Tapak Hijrah Kanjeng Nabi dalam Tradisi Mubeng Beteng

Tradisi Mubeng Beteng Yogyakarta

Kawula Jawi di Yogyakarta tentu telah akrab dengan tradisi mubeng beteng, ritual rutin yang dilaksanakan di setiap malam tahun baru Hijriah sekaligus tahun baru Jawa; 1 Muharam/1 Suro. Mubeng beteng adalah gerak-jalan laku mengelilingi benteng Kraton Yogyakarta. Dengan dimulai dari Masjid Gedhe Kauman, melawan putaran jarum jam, ke arah barat. Peserta ritual ini tidak dibolehkan memakai alas kaki, diwajibkan untuk membisu. Topo bisu. Dilandasi hati harus dipenuhi dengan doa agar Ngayogyakarta terlebih Indonesia dinaungi rahmat Allah Swt dan dilimpahi berkah Kanjeng Nabi Muhammad Saw.

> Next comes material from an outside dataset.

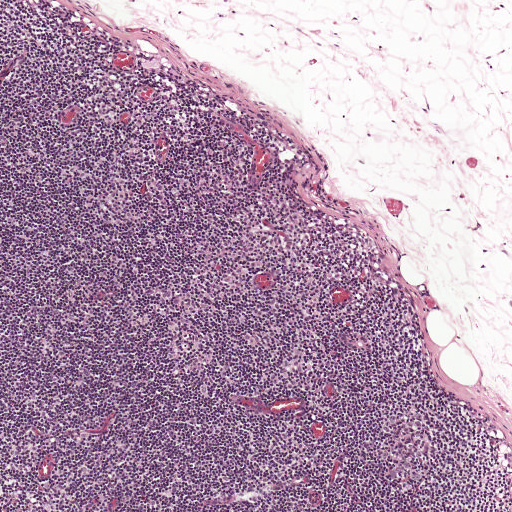
A 1-mm field of an H&E-stained sentinel lymph node from a breast-cancer patient (whole-slide image), shown at about 5×, about 1.9 µm per pixel.
One metastatic tumour region; its boundary, reduced to 10 corners and listed clockwise: (340, 331), (354, 331), (363, 334), (373, 340), (375, 350), (374, 355), (369, 355), (355, 352), (337, 338), (337, 333).
Under 5% of the image area is annotated as tumour.

Kegiatan ritual ini dilakukan bukan karena perintah dari Kraton. Pun juga bukan karena pemujaan pada dedemit, lelembut, ritual klenik, syirik, sampai bid’ah atau makhluk halus sebagaimana dituduhkan oleh berbagai pihak. Karena Kanjeng Nabi Muhammad Saw lah adalah judul ritual mubeng beteng ini. Sejak mula-kalanya, mubeng beteng memang dihelat sebagai ritual untuk mengkhusyu’i dan merefleksi tapak hijrah kanjeng nabi dari Mekkah ke Madinah. Mubeng beteng dilakukan atas timbangan keikhlasan untuk merasakan betapa berantakannya hati Kanjeng Nabi Saw yang saat itu dipinggirkan, dikucilkan, dan dicaci-maki kaum jahiliyah Mekkah, sehingga beliau harus rela pergi meninggalkan negeri tanah tumpah-darahnya.

Mubeng beteng itu juga berarti upaya untuk ikut menimbrungi dan refleksi diri atas kesakitan fisik yang diderita oleh Kanjeng Nabi Muhammad Saw. Bisa dibayangkan, beliau harus berjalan dari Mekkah ke Madinah yang berjarak lebih-kurang 600 KM, tanpa alas kaki, dan tanpa bekal yang mencukupi. Kakinya berlumur darah. Tulang-belulangnya diserang linu. Keringat mengucur, airmata tumpah tak terbendung. Beliau tetap kuat memacu langkah. Tanpa berkata-kata dan bersuara.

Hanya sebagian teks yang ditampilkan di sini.